Es können hier nur einige der vielen Ergebnisse dieser material- und faktenreichen Studien referiert werden. Insgesamt belegen sie die Leistungsfähigkeit des von Schneider gewählten vergleichenden Ansatzes zur Erforschung des Niederadels. Er weißt zu Recht nachdrücklich auf die regionalen, sozialen und politischen Unterschiede hin und warnt davor, von den Ergebnissen eines Fallbeispiels (einer Region) allgemein gültige Aussagen abzuleiten. Seine drei Referenzlandschaften belegen eindrucksvoll, dass mit erheblichen landschaftlichen Varianten zu rechnen ist.

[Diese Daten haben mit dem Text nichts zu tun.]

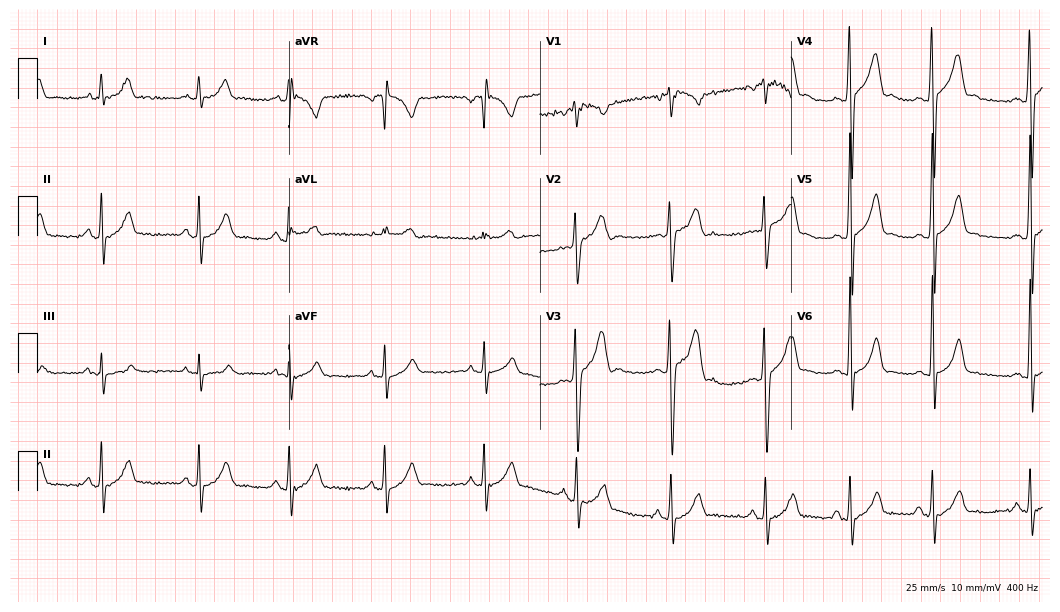
12-lead ECG from a 20-year-old male. Labelled as a normal ECG.
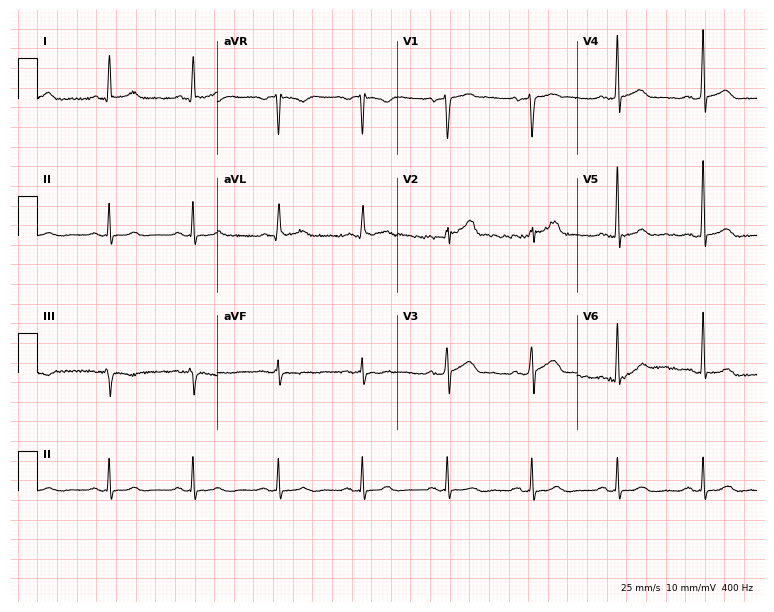
Resting 12-lead electrocardiogram (7.3-second recording at 400 Hz). Patient: a male, 63 years old. Read as a normal ECG.
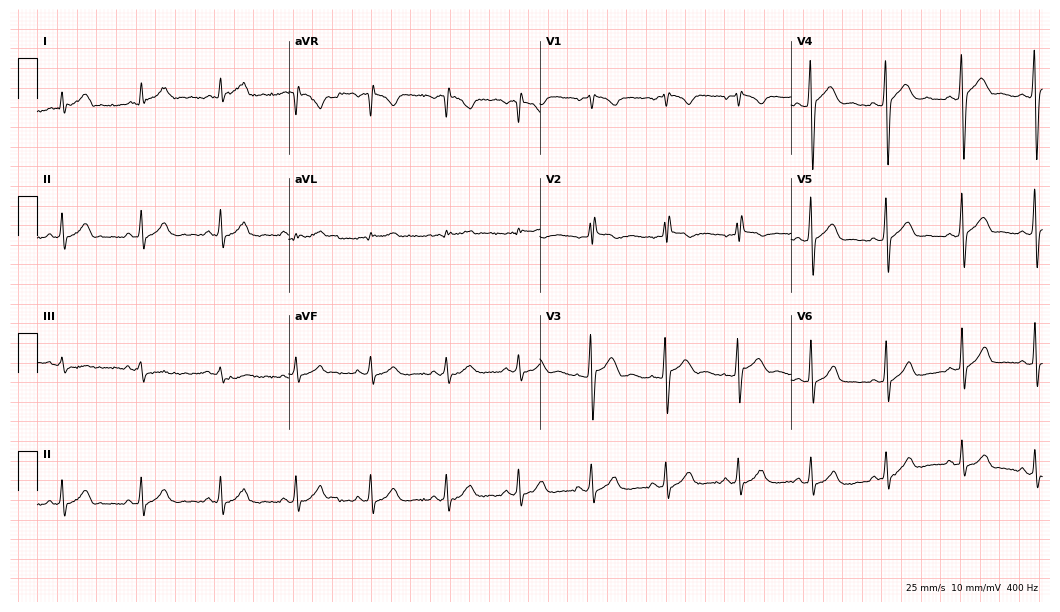
12-lead ECG from a male, 17 years old. No first-degree AV block, right bundle branch block, left bundle branch block, sinus bradycardia, atrial fibrillation or sinus tachycardia recorded for this tracing. Only these six findings were labelled.
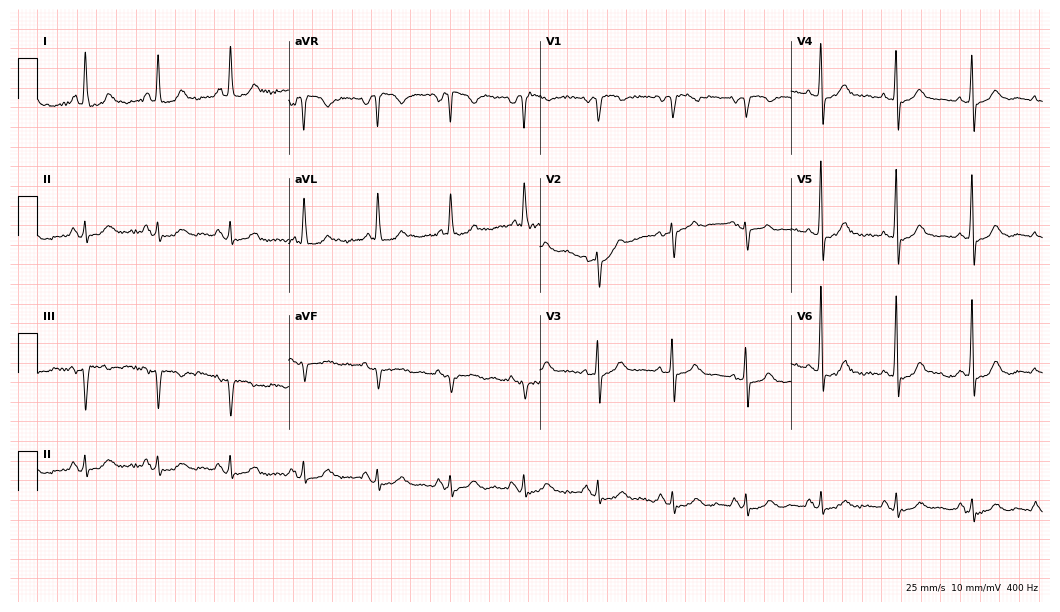
Standard 12-lead ECG recorded from a 77-year-old female patient. None of these six findings is recorded: first-degree AV block, right bundle branch block, left bundle branch block, sinus bradycardia, atrial fibrillation, sinus tachycardia.
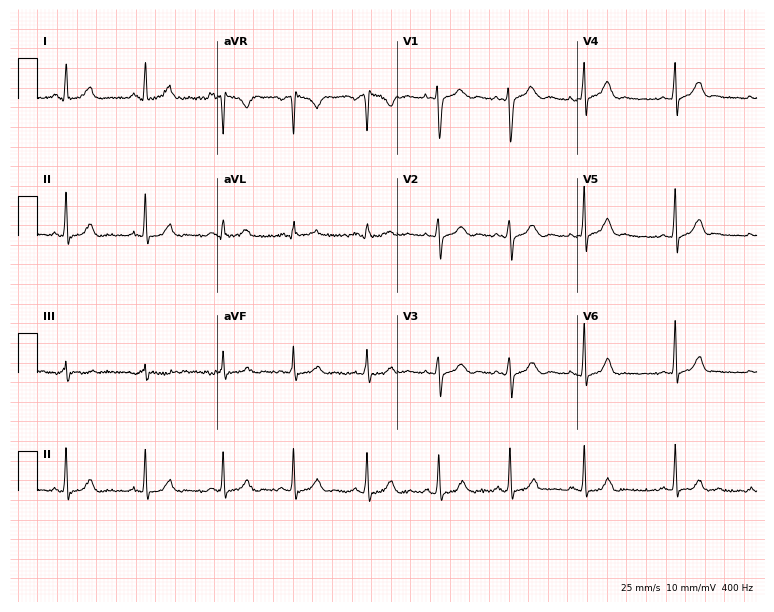
ECG — an 18-year-old female. Labelled as a normal ECG.

Schneider verwendet bei der Untersuchung der sozialen Differenzierung der Adelspopulationen auch statistische Methoden bei der Auswertung seiner Personenlisten, ist jedoch kein Freund einer theoriegeleiteten Geschichtswissenschaft. Beim Vergleich der Landschaften geht er induktiv und pragmatisch vor, lässt sich von den Aussagemöglichkeiten der Quellen leiten und verzichtet bewusst auf "die Zugrundelegung moderner sozialgeschichtlicher bzw. vergleichender Theorien und Modelle" (20). Stattdessen schlägt er Typologien vor, um seine Ergebnisse einzuordnen und die unterschiedlichen Befunde zu bündeln (546). So zum Beispiel nach dem "Grad der Hierarchisierung des Adels im Rahmen des Lehenswesens": in Sachsen gelungen, in Franken jedoch nicht. In Bayern und Österreich spielte das Lehenswesen keine große Rolle. Oder ausgehend von dem "Verhältnis der fürstlichen Ämter und Adelsherrschaften zueinander": in Franken ein Nebeneinander, in Bayern die völlig Unterwerfung der Adelsherrschaften unter die Ämter, in Sachsen starke Ämter, aber der größere Adel wurde von ihnen nicht erfasst, in Österreich fehlten durchgebildete Ämter.
Es bleibt abzuwarten, ob dieser Vorschlag zur Bildung von Typologien die zukünftige Forschung zum Niederadel im Speziellen und für eine vergleichende Landesgeschichte im Allgemeinen inspirieren kann.